Ну, конечно же, для Кандерстега. Я нашел полотенце и вытер лицо. Потом вернулся в комнату и наклонился над Эдамсом — вытащить из кармана ключ от двери. Он уже перестал храпеть.



Я перевернул его.

Не очень-то радостно сообщать об этом. Он был мертв.

В смятении я дрожащими руками обшарил его карманы и нашел ключ. Потом поднялся и медленно подошел к столу — нужно звонить в полицию.

Телефон валялся на полу, трубка отдельно от аппарата. Я наклонился и неуклюже подобрал его левой рукой, тут же закружилась голова. Что же мне так плохо! С усилием я выпрямился и водрузил телефон на место.

Кое-где в конюшне уже зажглись огни, в том числе и в деннике Кандерстега. Дверь денника была широко открыта, и лошадь, привязанная за голову, неистово лягалась и взбрыкивала. Не похоже, что ей дали снотворное.

Я уже начал было набирать номер телефона полиции, но тут, похолодев, остановился. В мозгу сверкнула догадка.

Кандерстега никто не усыплял. К чему им убаюкивать его память? Наоборот, им нужно, чтобы он все отлично помнил. Мики стали давать люминал, только когда поняли — проку от него не будет.

Нет, не может быть! Ведь одна, а то и две чайные ложки растворимого люминала на стакан джина — это же смертельная доза!

Перед глазами всплыла картина, которую я застал, войдя в контору: у всех стаканы в руках, Хамбер взволнован, Эдамс радостно возбужден. Такое же возбуждение было на его лице, когда он предвкушал расправу со мной. Убивать — это доставляло ему радость. Наверное, из слов Элинор он заключил, что она догадалась о роли свистка, и, недолго думая, решил от нее избавиться.

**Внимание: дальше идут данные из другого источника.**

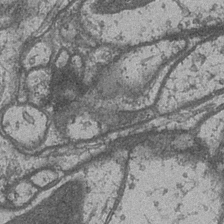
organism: Drosophila
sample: Optic medulla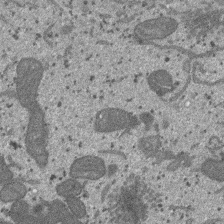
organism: Human
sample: Lung epithelial cells infected with SARS-CoV-2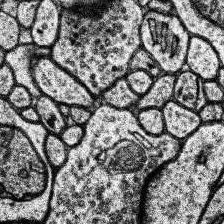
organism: Human
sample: Temporal Lobe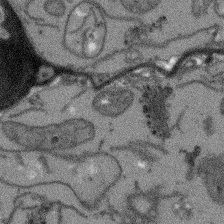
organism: Arabidopsis thaliana
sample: Root tip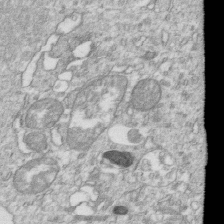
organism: Mouse
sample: Activated OT-1 CD8+ T cells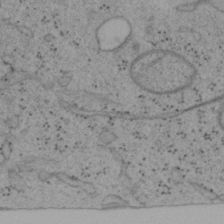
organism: Human
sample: HeLa cells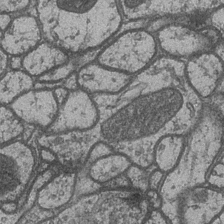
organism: Drosophila
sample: Optic medulla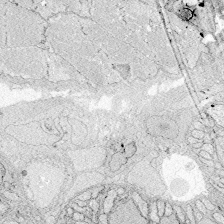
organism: Zebrafish
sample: Whole-Brain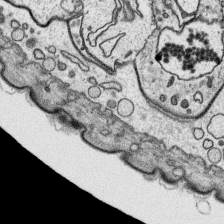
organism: Platynereis dumerilii
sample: Parapodia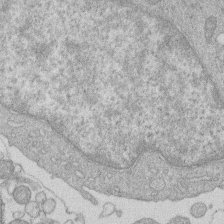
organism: Human
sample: Macrophage cells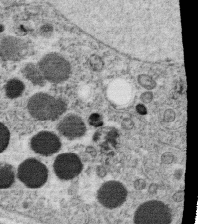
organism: C. elegans
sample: C. elegans oocyte; sperm cells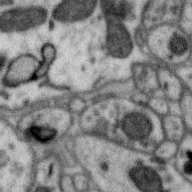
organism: Zebra finch
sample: Brain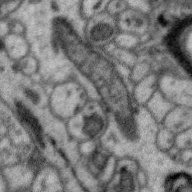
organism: Zebra finch
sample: Brain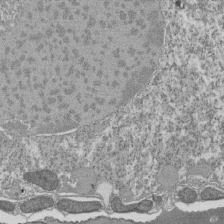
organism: Tetrahymena
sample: Cilia in tetrahymena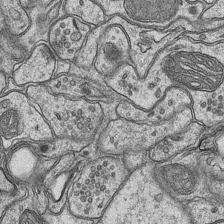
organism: Mouse
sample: CA1 Hippocampus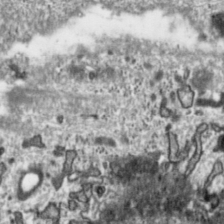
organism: Toxoplasma gondii
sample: Parasites in a vacuole inside a host cell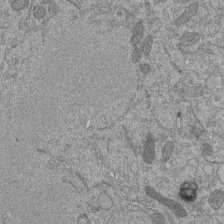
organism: Mouse
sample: ED-1 cell nuclei; centrioles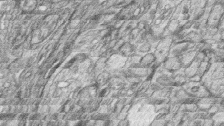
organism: Zebrafish
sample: synaptic ribbons in rod cells and cone cells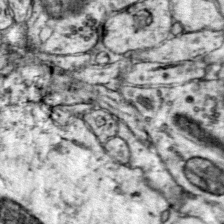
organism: Mouse
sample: Primary visual cortex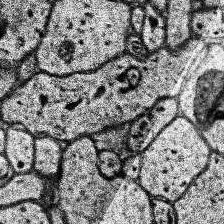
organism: Human
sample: Temporal Lobe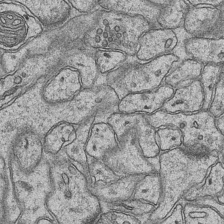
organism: Mouse
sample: CA1 Hippocampus

Не удивительно, что он не попытался ее удержать. Она вернется в колледж и умрет у себя в комнате, за много километров отсюда. Ах-ах, бедняжка, по рассеянности приняла большую дозу! Никому и в голову не придет связывать ее смерть с Эдамсом или Хамбером.

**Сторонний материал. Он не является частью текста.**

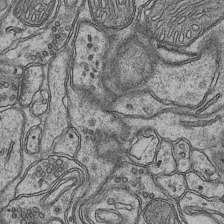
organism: Mouse
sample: CA1 Hippocampus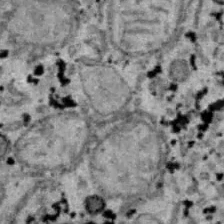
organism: Mouse
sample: Liver from an obese (ob/ob) mouse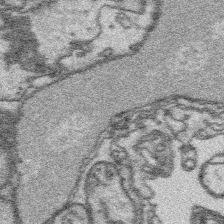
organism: Platynereis dumerilii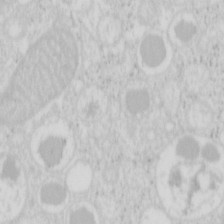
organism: Mouse
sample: Pancreas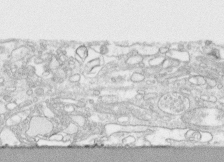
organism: Human
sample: CRL-1474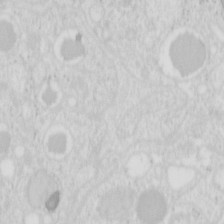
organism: Mouse
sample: Pancreas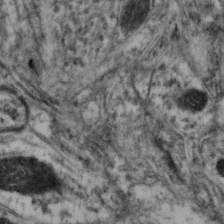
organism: Mouse
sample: Neocortex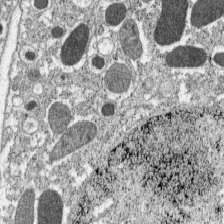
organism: C57BL Mouse
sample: Pancreatic islet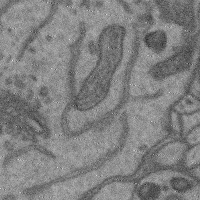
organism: Mouse
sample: Cerebral cortex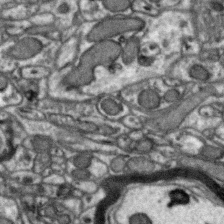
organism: Zebra finch
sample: Brain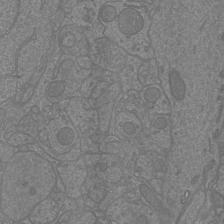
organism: Mouse
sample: Cortical neurons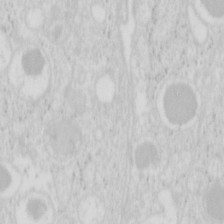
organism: Mouse
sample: Pancreas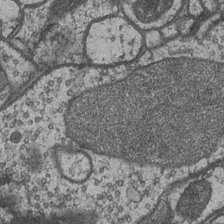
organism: Drosophila
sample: Optic medulla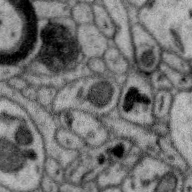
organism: Zebra finch
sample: Brain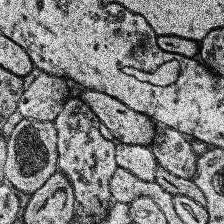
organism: Human
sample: Temporal Lobe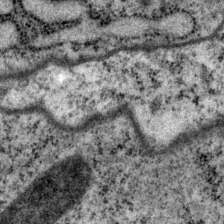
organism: P. pacificus
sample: Pharynx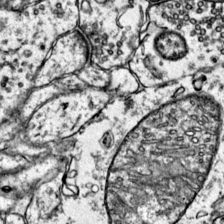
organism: Mouse
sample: Primary visual cortex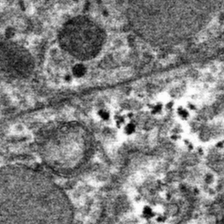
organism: Mouse
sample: Mouse hepatocytes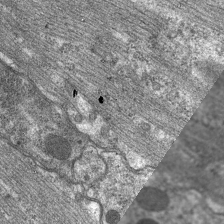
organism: C. elegans
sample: Pharynx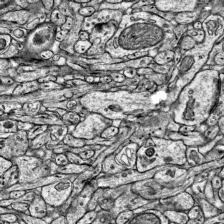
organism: Mouse
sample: Visual Cortex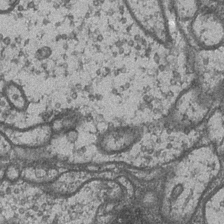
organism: Drosophila
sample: Optic medulla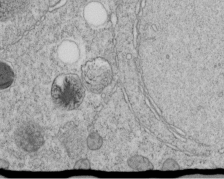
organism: C. elegans
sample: C. elegans embryo early stage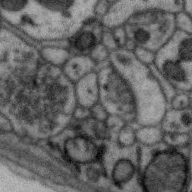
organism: Zebra finch
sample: Brain

Ясно, почему он так хотел убить меня: я разнюхал про его аферу, провел его, но это не все — я видел, как Элинор пила его джин.

Можно себе представить, как развивались события до моего прихода, — особой фантазии не требуется. Эдамс ей вкрадчиво говорит:

— Значит, вы приехали узнать, нужен ли еще Року ваш свисток?

— Да.

— А вашему отцу известно, что вы здесь? Вы ему говорили про свисток?

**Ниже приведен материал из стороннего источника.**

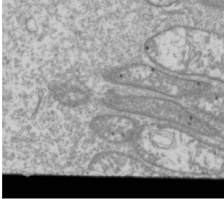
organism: Drosophila
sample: Cell division; meiosis; drosophila spermatocytes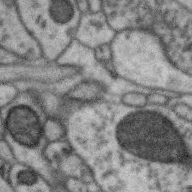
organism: Zebra finch
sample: Brain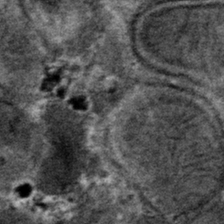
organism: Mouse
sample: Mouse hepatocytes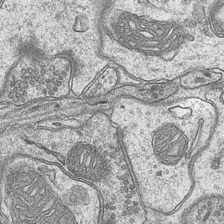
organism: Mouse
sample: CA1 Hippocampus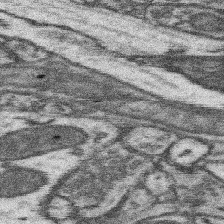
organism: Mouse
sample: Somatosensory cortex neuropil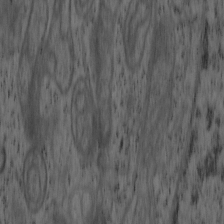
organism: Human
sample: HeLa cells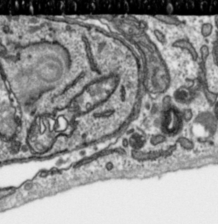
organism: Toxoplasma gondii
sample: Parasites in a vacuole inside a host cell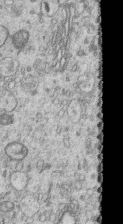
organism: Human
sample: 1205lu cells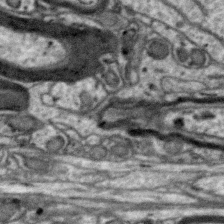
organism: Zebra finch
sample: Brain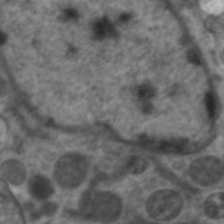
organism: C. elegans
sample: Pharynx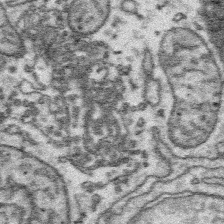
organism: Platynereis dumerilii

— Что вы! Нет! Я заехала сюда случайно. Конечно, он ничего не знает.

— Может быть, добавить вам в джин льда? Я принесу. Что вы, совсем не трудно. Вот, пожалуйста, моя дорогая, отличный коктейль джин с люминалом. Не успеете оглянуться, как вознесетесь на небеса.

Убивать Стэплтона — это было полнейшее безрассудство, и ничего, Эдамс вышел сухим из воды. Допустим, мой обгоревший труп находят под обломками мотоцикла где-нибудь в соседнем графстве на дне оврага, а Элинор умирает в своем колледже — возможно, и эти два убийства сошли бы ему с рук. Но Элинор не должна умереть.

Я снял телефонную трубку. Гудка не было. Я несколько раз нажал на клавишу — линия молчала. Телефон не работал. Но если нельзя сообщить по телефону, значит, кто-то должен поехать к Элинор в колледж и спасти ее.

Первая мысль была «сам я это сделать не могу». Но если не я, то кто же? Если я прав, доктор ей нужен срочно, немедленно, а начни я тут поднимать кутерьму, искать другой телефон, упрашивать кого-то взять на себя роль спасителя — на это уйдет время, а ей может помочь только быстрота. Я смогу домчаться до колледжа за двадцать минут. А начну звонить из Поссета — помощь вряд ли придет быстрее.

Я собрался с силами, повернул ключ в скважине, вышел и захлопнул за собой дверь.